One example of this is that both the 2004 sales brochure and the manual (which I scanned prior to purchasing the car) explain that a VW roof rack is available for the car. The rack was important for us so I could put our Thule box on top (hopefully as rarely as possible!) for the extra equipment my family of four requires for skiing and camping. 13 cubic feet of trunk space is not much for a car of this class. Imagine my frustration after purchasing the car to find out this was just a little error on their part, that only the SWB sold outside of the US had the fittings for the roof. I wish I had discovered the forum before purchase, except I really like the car.
I will report on my roof rack findings with a post on that thread later.


----------



## PanEuropean (Nov 3, 2001)

*Re: Troubleshooting Noise from the Steering Column (car_guy)*


_Quote, originally posted by *car_guy* »_ The repair of the steering wheel motor ran $2500 when the fixing of the shroud would have probably cost $250, at most.

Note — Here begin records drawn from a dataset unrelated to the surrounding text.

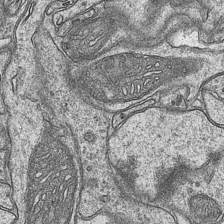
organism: Mouse
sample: CA1 Hippocampus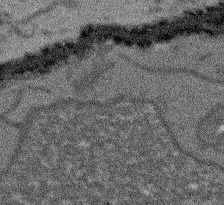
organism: Arabidopsis thaliana
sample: Root tip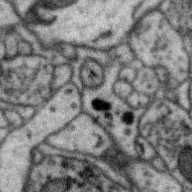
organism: Zebra finch
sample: Brain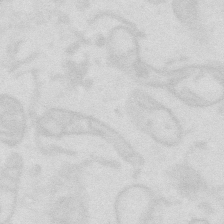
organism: Human
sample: HeLa cells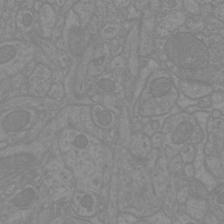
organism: Mouse
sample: Cortical neurons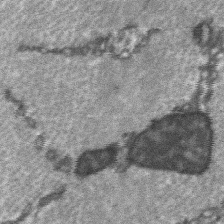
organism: C57BL Mouse
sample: Soleus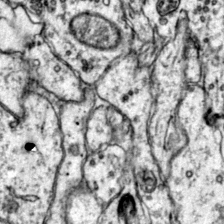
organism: Mouse
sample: Primary visual cortex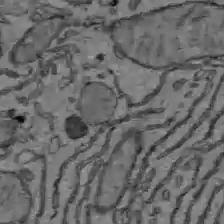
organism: C57BL Mouse
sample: Liver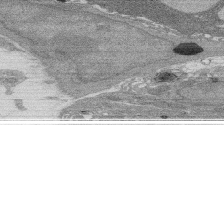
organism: Rat
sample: Salivary granule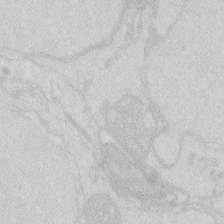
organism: Zebrafish
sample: Macrophage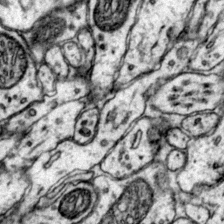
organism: Mouse
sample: Primary visual cortex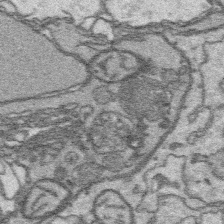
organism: Platynereis dumerilii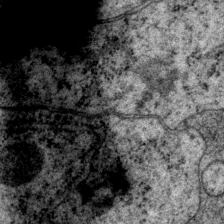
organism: P. pacificus
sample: Pharynx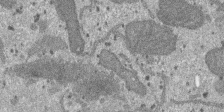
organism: Human
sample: Lung epithelial cells infected with SARS-CoV-2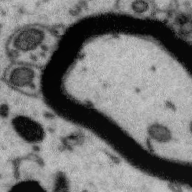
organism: Zebra finch
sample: Brain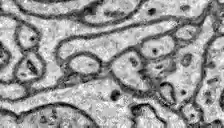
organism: Zebrafish
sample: Brain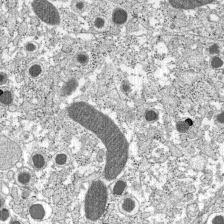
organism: C57BL Mouse
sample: Pancreatic islet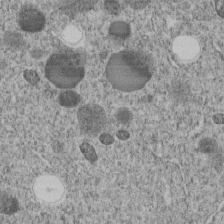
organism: C. elegans
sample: C. elegans embryo early stage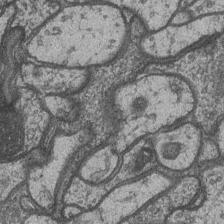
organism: Drosophila
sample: Optic medulla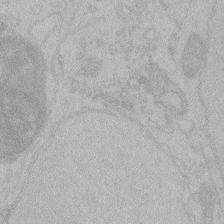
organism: Zebrafish
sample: Macrophage infected with Toxoplasma gondii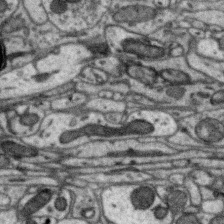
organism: Zebra finch
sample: Brain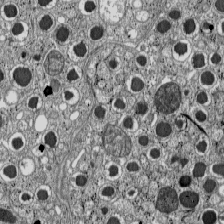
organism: C57BL Mouse
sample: Pancreatic islet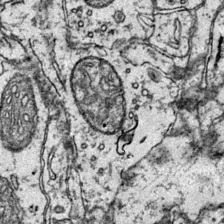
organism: Mouse
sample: Primary visual cortex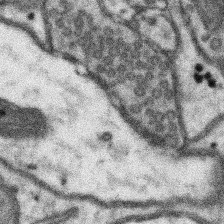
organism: Mouse
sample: Somatosensory cortex neuropil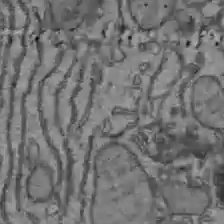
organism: C57BL Mouse
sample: Liver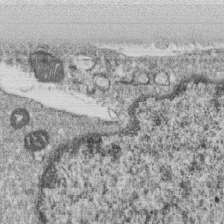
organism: African green monkey
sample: Vero E6 cells infected with SARS-CoV-2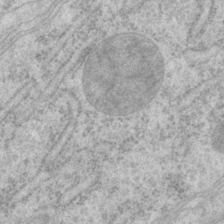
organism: P. pacificus
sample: Pharynx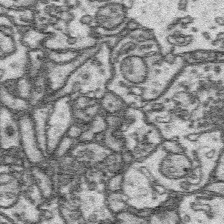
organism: Platynereis dumerilii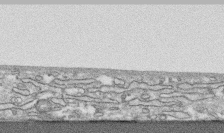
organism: Human
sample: CRL-1474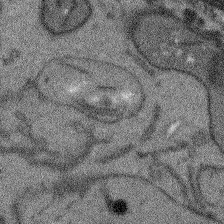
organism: Arabidopsis thaliana
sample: Root tip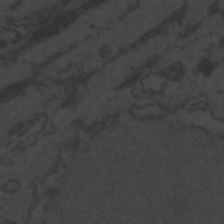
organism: Zebrafish
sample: Macrophage infected with Toxoplasma gondii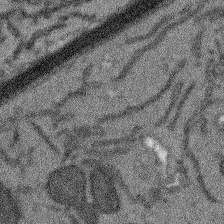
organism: Arabidopsis thaliana
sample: Root tip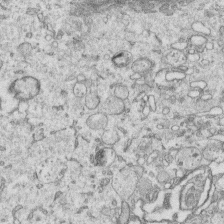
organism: Human
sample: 1205lu cells

I know - that kind of thing frustrates me greatly.
VW of NA really, really needs to improve the efficiency of how they disseminate service difficulty information out to the field. I am sure that VW AG (the parent company in Europe) has already discovered this unexpected wear and failure of the felt strip, and passed their observations out to service techs in the rest of the world. This includes sending this information to the Auburn Hills headquarters of VW of North America. The problem seems to be in Auburn Hills - lots of information goes in there from VW AG, but not too much makes it out to the techs in the field.
At least we can all be grateful that we here in the forum enjoy great support from all the VW engineering, design, and manufacturing staff in both Dresden and Wolfsburg. Hopefully we can continue to use the forum to provide useful service information to both Phaeton owners and Phaeton techs in the future.
Michael


----------



## mattsimis (Sep 19, 2005)

*Creaking/Groaning then steering left or right*

Anyone ever have this? Its not the up and down steering column movement noise, its a annoying plastic creak when steering left or right. 
I took the cover off as per:
http://forums.vwvortex.com/zerothread?id=2184137
And the felt is in place (even though this is a different movement noise I just thought to check it) and I spray lubricant around the back of the steering wheel and the area in general. It didnt really help. 
It just so stupid sounding in a car like this!


----------



## PanEuropean (Nov 3, 2001)

*Re: Creaking/Groaning then steering left or right (mattsimis)*

Matt:
Try leaving the upper cover off for a day or so and see if the noise goes away. That's the easiest way to approach troubleshooting.
Michael


----------



## remrem (Jan 20, 2008)

*Re: Troubleshooting Noise from the Steering Column (PanEuropean)*

Michael, what do you use the "Dentotape" for (as seen in your photo above of the 3M adhesive remover)?


----------



## PanEuropean (Nov 3, 2001)

*Re: Troubleshooting Noise from the Steering Column (remrem)*

Dental floss is a very useful tool for removing adhesive from surfaces. It is especially useful for removing all the badging (W12, 6.0, Phaeton, etc.) that gets stuck on the back of the NAR cars before they are exported.
Michael


----------



## mattsimis (Sep 19, 2005)

*Re: Creaking/Groaning then steering left or right (PanEuropean)*


_Quote, originally posted by *PanEuropean* »_Matt:
Try leaving the upper cover off for a day or so and see if the noise goes away. That's the easiest way to approach troubleshooting.
Michael

I took the lower panel (foot area) off and tried to isolate the noise. Its a loudish creaking/groaning noise that you can hear on small movements of the steering wheel (large sweeping movements dont make a sound). I sprayed WD40 (lube) around the area to no avail. 
My partner then noticed you can actually hear the noise outside the car too, from the engine bay! Sure enough (easier to hear with engine off) you can hear a creaking from both sides of the car slightly above mid way up the height of the wheels from behind the wheel arch liners. This is kinda worrying now, no physical issue with the steering, but that noise just shouldnt be there!


----------



## PanEuropean (Nov 3, 2001)

*Re: Creaking/Groaning then steering left or right (mattsimis)*

Matt:
If the noise is coming from a plastic cover, it will most likely be the upper of the two covers (see photos above). Hence my suggestion that you remove that cover.
Michael


----------



## mattsimis (Sep 19, 2005)

*Re: Creaking/Groaning then steering left or right (PanEuropean)*

Michael, its from the engine bay... behind the wheel (as in the road wheel) liner. It shouldnt even be in this thread!?
From the search function on Vortex, I found lots of people with "power steering creaking", common causes were strut bearings being dirty (even on new cars), power steering fluid low, aftermarket springs being too low etc.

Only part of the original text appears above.